Projeto do Colégio de Aplicação promove Manifesto pelo ativismo cultural

Natália Huf (natalia.huf@gmail.com)

“Confraria” é um termo que tem sua origem na Idade Média e denomina uma associação de pessoas em torno de um objetivo ou interesse comum. É mais do que um clube — é uma irmandade, fraternidade. Foi com isso em mente que Arlyse Ditter, professora de Língua Portuguesa do Colégio de Aplicação da UFSC, batizou a Confraria Literária, grupo de estudantes que, juntamente com ela, se reúne periodicamente para discutir literatura, cinema e manifestações artísticas.
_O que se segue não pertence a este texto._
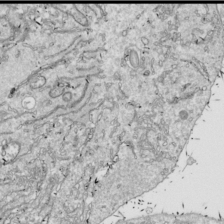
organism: Drosophila
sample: Cell division; meiosis; drosophila spermatocytes
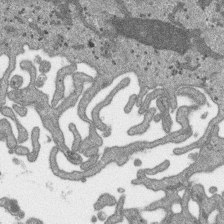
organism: Human
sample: Lung epithelial cells infected with SARS-CoV-2
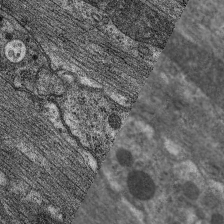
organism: C. elegans
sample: Pharynx
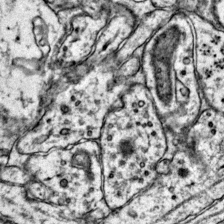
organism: Mouse
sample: Primary visual cortex
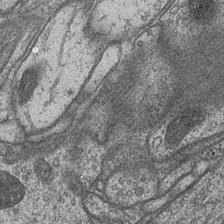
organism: Drosophila
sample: Optic medulla
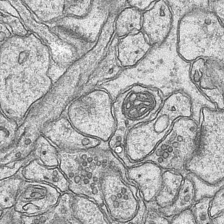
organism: Mouse
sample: CA1 Hippocampus
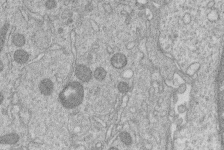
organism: Human
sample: Macrophage cells
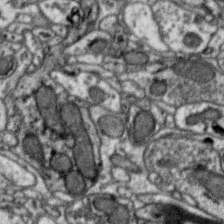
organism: Zebra finch
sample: Brain
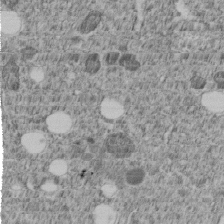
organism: C. elegans
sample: C. elegans embryo early stage
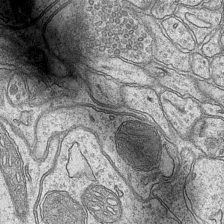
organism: Mouse
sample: CA1 Hippocampus
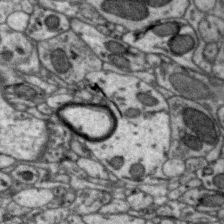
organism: Zebra finch
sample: Brain
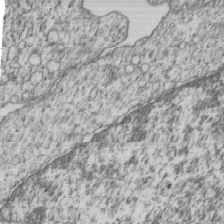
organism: Human
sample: MDA-MB-231 cells
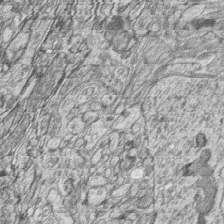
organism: Zebrafish
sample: synaptic ribbons in rod cells and cone cells
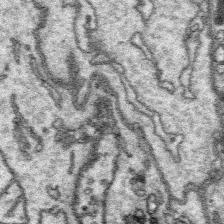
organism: Platynereis dumerilii
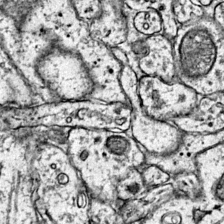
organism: Mouse
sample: Primary visual cortex
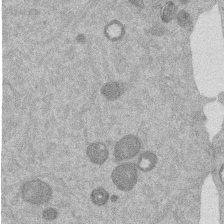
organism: Mouse
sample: Dividing mouse embryo 1 cell stage

A ideia do projeto surgiu em 2013, por conta de um aluno: “Ele era um leitor voraz e sempre me procurava, mas em momentos inoportunos”. Para poder institucionalizar as discussões que tinha com o estudante, a professora decidiu criar o projeto e promover encontros mensais. A cada atividade eram apresentadas diferentes obras: Arlyse trazia os clássicos, e os estudantes apresentavam literatura contemporânea, criando um espaço de troca de cultura.

No dia 26 de agosto, a Confraria fez um Manifesto Literário. O encontro foi dedicado à elaboração de um painel com frases, desenhos e manifestações dos estudantes em prol não apenas da literatura, mas do ativismo cultural. Os 13 alunos presentes deixaram suas colaborações no Painel, que foi afixado no corredor do Laboratório de Linguagem do Colégio de Aplicação da UFSC, sala onde os encontros são realizados.
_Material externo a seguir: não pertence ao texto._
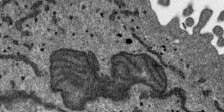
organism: Human
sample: Lung epithelial cells, uninfected (mock) control
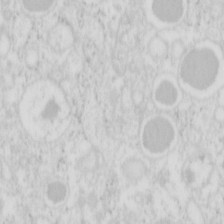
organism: Mouse
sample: Pancreas
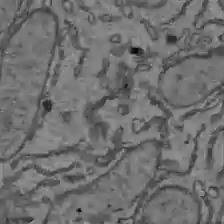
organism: C57BL Mouse
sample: Liver
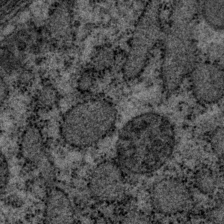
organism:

A elaboração do Manifesto representa um dos objetivos do projeto, que é “propor um manifesto pela leitura e pela cultura, e fazer com que isso fique com os estudantes e saia da escola com eles”, como explica a professora Arlyse. O próprio Manifesto é um movimento político: através do painel, além de promover o ativismo cultural, a professora propôs que fosse feita uma reivindicação pelo Programa Nacional do Livro Didático (PNLD) e Programa Nacional Biblioteca da Escola (PNBE), que não chegam ao Colégio devido aos cortes orçamentários.

Os encontros da Confraria são ecléticos: tratam de todo tipo de tema, e recebem todo tipo de público. “Já teve encontro com seis, já teve encontro com 90”, diz a professora Arlyse. O grupo recebe principalmente alunos do Colégio de Aplicação, mas está aberto à comunidade: “Todos são agentes de leitura e de formação do leitor. O objetivo é trazer vida para dentro do Colégio, abrindo as portas para leitores de 13 a 90 anos, graduandos, pós-graduandos, criando uma confraria de ideias”.